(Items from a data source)
<<<<

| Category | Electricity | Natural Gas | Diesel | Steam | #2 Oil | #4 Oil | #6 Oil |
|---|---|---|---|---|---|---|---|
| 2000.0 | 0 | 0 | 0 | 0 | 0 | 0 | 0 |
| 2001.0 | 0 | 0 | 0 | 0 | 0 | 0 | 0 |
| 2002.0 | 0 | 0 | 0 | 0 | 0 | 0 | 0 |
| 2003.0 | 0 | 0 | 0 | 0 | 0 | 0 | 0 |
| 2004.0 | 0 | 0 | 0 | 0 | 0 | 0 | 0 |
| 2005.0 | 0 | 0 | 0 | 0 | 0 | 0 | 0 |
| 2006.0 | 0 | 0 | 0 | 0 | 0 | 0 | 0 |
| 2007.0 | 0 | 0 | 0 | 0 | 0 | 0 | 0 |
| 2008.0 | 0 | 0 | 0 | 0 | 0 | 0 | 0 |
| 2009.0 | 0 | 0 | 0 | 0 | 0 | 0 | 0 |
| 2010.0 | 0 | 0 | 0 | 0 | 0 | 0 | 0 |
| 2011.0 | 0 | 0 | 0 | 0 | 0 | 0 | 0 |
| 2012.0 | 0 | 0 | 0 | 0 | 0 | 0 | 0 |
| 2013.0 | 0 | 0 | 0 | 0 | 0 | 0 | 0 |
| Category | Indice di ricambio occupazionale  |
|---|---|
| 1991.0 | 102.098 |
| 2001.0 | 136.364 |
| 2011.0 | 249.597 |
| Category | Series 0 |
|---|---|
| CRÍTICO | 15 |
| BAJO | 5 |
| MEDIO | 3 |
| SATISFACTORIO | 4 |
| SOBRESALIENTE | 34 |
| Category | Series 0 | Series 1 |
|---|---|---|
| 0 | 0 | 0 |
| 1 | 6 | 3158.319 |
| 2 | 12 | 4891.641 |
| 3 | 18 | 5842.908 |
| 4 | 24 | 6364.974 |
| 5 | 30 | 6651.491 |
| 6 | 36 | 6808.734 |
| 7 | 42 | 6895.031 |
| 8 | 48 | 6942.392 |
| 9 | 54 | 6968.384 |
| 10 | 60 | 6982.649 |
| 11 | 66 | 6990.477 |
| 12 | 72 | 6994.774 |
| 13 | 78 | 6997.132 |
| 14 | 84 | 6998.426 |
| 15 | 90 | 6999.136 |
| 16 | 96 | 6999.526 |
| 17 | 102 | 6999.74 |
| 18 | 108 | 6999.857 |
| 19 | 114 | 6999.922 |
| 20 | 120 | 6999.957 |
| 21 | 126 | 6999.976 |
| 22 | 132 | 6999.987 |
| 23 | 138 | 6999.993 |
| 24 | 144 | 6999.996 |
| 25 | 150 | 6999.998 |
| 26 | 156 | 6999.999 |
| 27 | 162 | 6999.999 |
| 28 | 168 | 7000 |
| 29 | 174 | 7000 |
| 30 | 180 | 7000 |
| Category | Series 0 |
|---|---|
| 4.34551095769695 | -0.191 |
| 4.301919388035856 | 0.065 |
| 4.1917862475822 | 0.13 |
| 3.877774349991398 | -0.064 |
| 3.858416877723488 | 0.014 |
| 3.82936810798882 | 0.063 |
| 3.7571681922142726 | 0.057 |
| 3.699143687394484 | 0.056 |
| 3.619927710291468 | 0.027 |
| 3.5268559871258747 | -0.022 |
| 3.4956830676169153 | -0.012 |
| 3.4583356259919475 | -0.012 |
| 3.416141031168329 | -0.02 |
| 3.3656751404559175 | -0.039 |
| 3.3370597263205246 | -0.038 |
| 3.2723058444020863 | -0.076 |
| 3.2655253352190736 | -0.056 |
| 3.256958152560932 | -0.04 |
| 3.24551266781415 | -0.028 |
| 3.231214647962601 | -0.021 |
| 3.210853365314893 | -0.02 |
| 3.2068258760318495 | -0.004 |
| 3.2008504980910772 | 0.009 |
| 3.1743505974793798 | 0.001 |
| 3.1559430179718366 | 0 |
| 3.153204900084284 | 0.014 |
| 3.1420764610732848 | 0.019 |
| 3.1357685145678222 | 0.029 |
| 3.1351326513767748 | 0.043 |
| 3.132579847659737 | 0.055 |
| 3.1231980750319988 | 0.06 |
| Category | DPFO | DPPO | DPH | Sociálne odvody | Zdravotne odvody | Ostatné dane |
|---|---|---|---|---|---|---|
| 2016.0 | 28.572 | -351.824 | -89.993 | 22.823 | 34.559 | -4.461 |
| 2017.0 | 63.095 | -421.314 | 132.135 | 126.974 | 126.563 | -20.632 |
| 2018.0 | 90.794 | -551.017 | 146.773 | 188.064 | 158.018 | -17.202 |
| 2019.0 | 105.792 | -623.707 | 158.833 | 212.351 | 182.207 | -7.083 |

>>>>

= WHAT IS REQUIRED =
Give an exact copy of all the data shown above.

= RESULT FOR THIS TASK =
| Category | Electricity | Natural Gas | Diesel | Steam | #2 Oil | #4 Oil | #6 Oil |
|---|---|---|---|---|---|---|---|
| 2000.0 | 0 | 0 | 0 | 0 | 0 | 0 | 0 |
| 2001.0 | 0 | 0 | 0 | 0 | 0 | 0 | 0 |
| 2002.0 | 0 | 0 | 0 | 0 | 0 | 0 | 0 |
| 2003.0 | 0 | 0 | 0 | 0 | 0 | 0 | 0 |
| 2004.0 | 0 | 0 | 0 | 0 | 0 | 0 | 0 |
| 2005.0 | 0 | 0 | 0 | 0 | 0 | 0 | 0 |
| 2006.0 | 0 | 0 | 0 | 0 | 0 | 0 | 0 |
| 2007.0 | 0 | 0 | 0 | 0 | 0 | 0 | 0 |
| 2008.0 | 0 | 0 | 0 | 0 | 0 | 0 | 0 |
| 2009.0 | 0 | 0 | 0 | 0 | 0 | 0 | 0 |
| 2010.0 | 0 | 0 | 0 | 0 | 0 | 0 | 0 |
| 2011.0 | 0 | 0 | 0 | 0 | 0 | 0 | 0 |
| 2012.0 | 0 | 0 | 0 | 0 | 0 | 0 | 0 |
| 2013.0 | 0 | 0 | 0 | 0 | 0 | 0 | 0 |
| Category | Indice di ricambio occupazionale  |
|---|---|
| 1991.0 | 102.098 |
| 2001.0 | 136.364 |
| 2011.0 | 249.597 |
| Category | Series 0 |
|---|---|
| CRÍTICO | 15 |
| BAJO | 5 |
| MEDIO | 3 |
| SATISFACTORIO | 4 |
| SOBRESALIENTE | 34 |
| Category | Series 0 | Series 1 |
|---|---|---|
| 0 | 0 | 0 |
| 1 | 6 | 3158.319 |
| 2 | 12 | 4891.641 |
| 3 | 18 | 5842.908 |
| 4 | 24 | 6364.974 |
| 5 | 30 | 6651.491 |
| 6 | 36 | 6808.734 |
| 7 | 42 | 6895.031 |
| 8 | 48 | 6942.392 |
| 9 | 54 | 6968.384 |
| 10 | 60 | 6982.649 |
| 11 | 66 | 6990.477 |
| 12 | 72 | 6994.774 |
| 13 | 78 | 6997.132 |
| 14 | 84 | 6998.426 |
| 15 | 90 | 6999.136 |
| 16 | 96 | 6999.526 |
| 17 | 102 | 6999.74 |
| 18 | 108 | 6999.857 |
| 19 | 114 | 6999.922 |
| 20 | 120 | 6999.957 |
| 21 | 126 | 6999.976 |
| 22 | 132 | 6999.987 |
| 23 | 138 | 6999.993 |
| 24 | 144 | 6999.996 |
| 25 | 150 | 6999.998 |
| 26 | 156 | 6999.999 |
| 27 | 162 | 6999.999 |
| 28 | 168 | 7000 |
| 29 | 174 | 7000 |
| 30 | 180 | 7000 |
| Category | Series 0 |
|---|---|
| 4.34551095769695 | -0.191 |
| 4.301919388035856 | 0.065 |
| 4.1917862475822 | 0.13 |
| 3.877774349991398 | -0.064 |
| 3.858416877723488 | 0.014 |
| 3.82936810798882 | 0.063 |
| 3.7571681922142726 | 0.057 |
| 3.699143687394484 | 0.056 |
| 3.619927710291468 | 0.027 |
| 3.5268559871258747 | -0.022 |
| 3.4956830676169153 | -0.012 |
| 3.4583356259919475 | -0.012 |
| 3.416141031168329 | -0.02 |
| 3.3656751404559175 | -0.039 |
| 3.3370597263205246 | -0.038 |
| 3.2723058444020863 | -0.076 |
| 3.2655253352190736 | -0.056 |
| 3.256958152560932 | -0.04 |
| 3.24551266781415 | -0.028 |
| 3.231214647962601 | -0.021 |
| 3.210853365314893 | -0.02 |
| 3.2068258760318495 | -0.004 |
| 3.2008504980910772 | 0.009 |
| 3.1743505974793798 | 0.001 |
| 3.1559430179718366 | 0 |
| 3.153204900084284 | 0.014 |
| 3.1420764610732848 | 0.019 |
| 3.1357685145678222 | 0.029 |
| 3.1351326513767748 | 0.043 |
| 3.132579847659737 | 0.055 |
| 3.1231980750319988 | 0.06 |
| Category | DPFO | DPPO | DPH | Sociálne odvody | Zdravotne odvody | Ostatné dane |
|---|---|---|---|---|---|---|
| 2016.0 | 28.572 | -351.824 | -89.993 | 22.823 | 34.559 | -4.461 |
| 2017.0 | 63.095 | -421.314 | 132.135 | 126.974 | 126.563 | -20.632 |
| 2018.0 | 90.794 | -551.017 | 146.773 | 188.064 | 158.018 | -17.202 |
| 2019.0 | 105.792 | -623.707 | 158.833 | 212.351 | 182.207 | -7.083 |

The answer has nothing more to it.